Circuit Analysis problem (find the problem)

Question

In this question, I know that $\text{C},\text{R},\text{T},\text{A}\in\mathbb{R}^+$

I've this circuit (the bottom of the resitor is connected to earth ($0$)):

When I use Laplace transform I can find that:

• $$\text{V}_{\text{out}}(s)=\frac{\text{R}}{\text{R}+\frac{1}{\text{C}s}}\cdot\text{V}_{\text{in}}(s)$$

My input function $\text{V}_{\text{in}}(t)$ is:

When I use Laplace transform, I can find that:

• $$\text{V}_{\text{in}}(s)=\frac{\text{A}\tanh\left(\frac{\text{T}s}{4}\right)}{s}$$

Now, when I substitute that in, I get that:

• $$\text{V}_{\text{out}}(s)=\frac{\text{R}}{\text{R}+\frac{1}{\text{C}s}}\cdot\frac{\text{A}\tanh\left(\frac{\text{T}s}{4}\right)}{s}$$

So, when I solved the inverse Laplace transform. I got ($\text{H}(x)$ is the Heaviside stepfunction):

• $$\text{V}_{\text{out}}(t)=\text{A}\exp\left[-\frac{t}{\text{CR}}\right]-2\text{A}\sum_{n=0}^{\infty}\text{H}\left(t-\frac{\text{T}n}{2}\right)\exp\left[-\frac{\left(t-\frac{\text{T}n}{2}\right)}{\text{CR}}\right]$$

Now, when I choose values $\text{T}=\frac{1}{50},\text{R}=1980,\text{A}=6,\text{C}=\frac{47\times10^{-6}}{10}$

I got a graph that looks like:

Q: When I build it I looked at the scope and that told me that the graph I should get looks somehing like the picture down here, where is my mistake?:

I noticed, when I took out the floor part of my $\text{V}_{\text{out}}(t)$ function (I get that with mathematica) and set $\text{A}=-6$ I got a graph that look more like the thing I expected, but here I dont understand why it oscillates around $18$, it should me around $0$:

Answer 1

The transfer function is $$ H(s)=\frac{V_{\text{out}}(s)}{V_{\text{in}}(s)}=\frac{s}{s+\frac{1}{\tau}} $$ where $\tau=RC$. The input voltage is $$ V_{\text{in}}(s)=\frac{A}{s}\tanh\left(\frac{sT}{4}\right)=\frac{A}{s}\left(1-\mathrm e^{-\frac{Ts}{2}}\right)^2\sum_{k=0}^{\infty} \mathrm e^{-kTs} $$ and then $$ V_{\text{out}}(s)=\frac{A}{s+\frac{1}{\tau}}\left(1-2\mathrm e^{-\frac{Ts}{2}}+\mathrm e^{-Ts}\right)\sum_{k=0}^{\infty} \mathrm e^{-kTs}=F(s)\sum_{k=0}^{\infty} \mathrm e^{-kTs} $$ The inverse Laplace transform gives $$ v_{\text{out}}(t)=\sum_{k=0}^{\infty} f(t-kT) $$ where $$ f(t)=A\left[\mathrm e^{-\frac{t}{\tau}} u\left(t\right)- 2\mathrm e^{-\frac{1}{\tau}\left(t-\frac{T}{2}\right)} u\left(t-\tfrac{T}{2}\right)+\mathrm e^{-\frac{1}{\tau}\left(t-T\right)} u\left(t-T\right) \right] $$ and $u(t)$ is the Heaviside function.

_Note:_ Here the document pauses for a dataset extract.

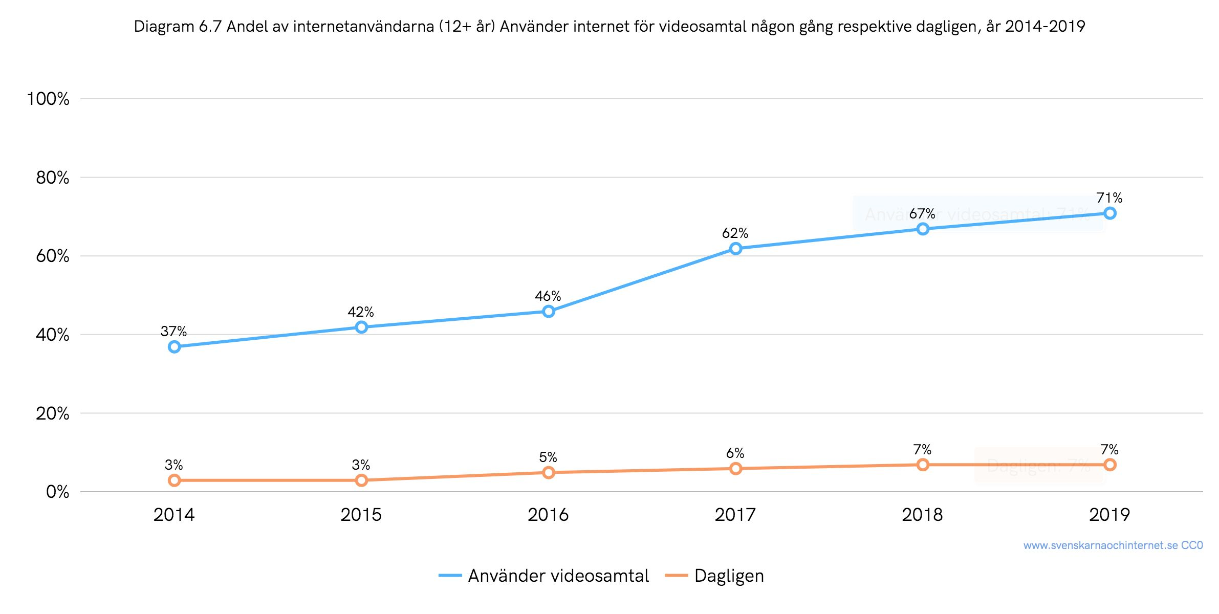 Andel av de svenska internetanvändarna (12+ år) som använder internet för videosamtal någon gång respektive dagligen, år 2014–2019. Siffror från undersökningen "Svenskarna och internet".

Check here for the first 3 periods with your values.

If for simplicity we put $\tau=2$ and $T=1$ we have the plot here

Answer 2

Your circuit is a passive differentiator I think. There is one zero and one pole and the operation of the differentiation on the square wave (hence the spikes to be expected as your picture shows) occurs at frequencies below the pole frequency. You should be getting a Dirac delta function in the output for this, I think, after taking the inverse transform.